Giuseppe Vaccai (August 21, 1836 – 1912) was an Italian painter, mainly of landscapes.

==Biography==
He was born in Pesaro. His father was a well-known music composer, and Vaccai did not dedicate himself to painting until after twenty years of age. The family sent him to the Sapienza University of Rome to train as a lawyer. But in Rome, his fellow Pesarese, Cavaliere Carlo Gavardini, introduced him to the landscape artist, Jean-Achille Benouville who took him in his studio. His canvases reproduce the pine forests of Ravenna as well as the valleys and coasts of central Italy. Among his works are: Il fosso Ghiaia a Ravenna; Sulle sponde del Nera; Intorno alla Pineta; The Adriatic Beach in Pesaro; and Albacina.
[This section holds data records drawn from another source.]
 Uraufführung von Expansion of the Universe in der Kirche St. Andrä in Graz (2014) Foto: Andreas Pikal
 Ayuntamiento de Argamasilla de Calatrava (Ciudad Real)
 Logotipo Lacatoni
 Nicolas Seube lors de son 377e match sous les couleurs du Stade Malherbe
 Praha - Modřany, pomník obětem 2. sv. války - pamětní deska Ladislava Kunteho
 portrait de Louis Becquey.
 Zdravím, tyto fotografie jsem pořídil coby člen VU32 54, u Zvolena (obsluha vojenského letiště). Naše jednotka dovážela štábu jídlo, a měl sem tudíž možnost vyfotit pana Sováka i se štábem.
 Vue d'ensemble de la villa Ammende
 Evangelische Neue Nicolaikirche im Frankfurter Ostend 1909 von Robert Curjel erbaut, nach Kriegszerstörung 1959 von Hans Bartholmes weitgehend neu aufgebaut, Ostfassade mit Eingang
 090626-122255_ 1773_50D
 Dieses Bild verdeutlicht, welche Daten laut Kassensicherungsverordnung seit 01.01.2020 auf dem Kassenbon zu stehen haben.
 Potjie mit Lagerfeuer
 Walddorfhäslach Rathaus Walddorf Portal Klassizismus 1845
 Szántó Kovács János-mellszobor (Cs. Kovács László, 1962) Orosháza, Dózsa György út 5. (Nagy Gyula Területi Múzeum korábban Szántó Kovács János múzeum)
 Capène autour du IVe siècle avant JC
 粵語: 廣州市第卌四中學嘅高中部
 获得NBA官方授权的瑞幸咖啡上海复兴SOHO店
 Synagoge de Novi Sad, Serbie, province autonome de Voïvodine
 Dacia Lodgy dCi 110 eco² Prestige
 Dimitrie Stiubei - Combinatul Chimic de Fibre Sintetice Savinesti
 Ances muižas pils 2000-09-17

In 1870 at Parma, he exhibited a Vallala di Poschiavo dal monte Cavagna. In 1877 at Naples, he exhibited a Fosso Ghiaia nella Pineta di Ravenna and a Paesaggio. Among his works exhibited in Turin, Milan, Rome and Bologna, were: In riva all' Adriatico; Sulle colline; Marina di Pesaro a levante; Marina di Pesaro verso Cattolica; Le foci di Piobbico; Stazione di Foligno; and Appennino Metaurense. He became an associate member of the Royal Academy of Fine Arts in Bologna and in his last decade became a deputy in parliament.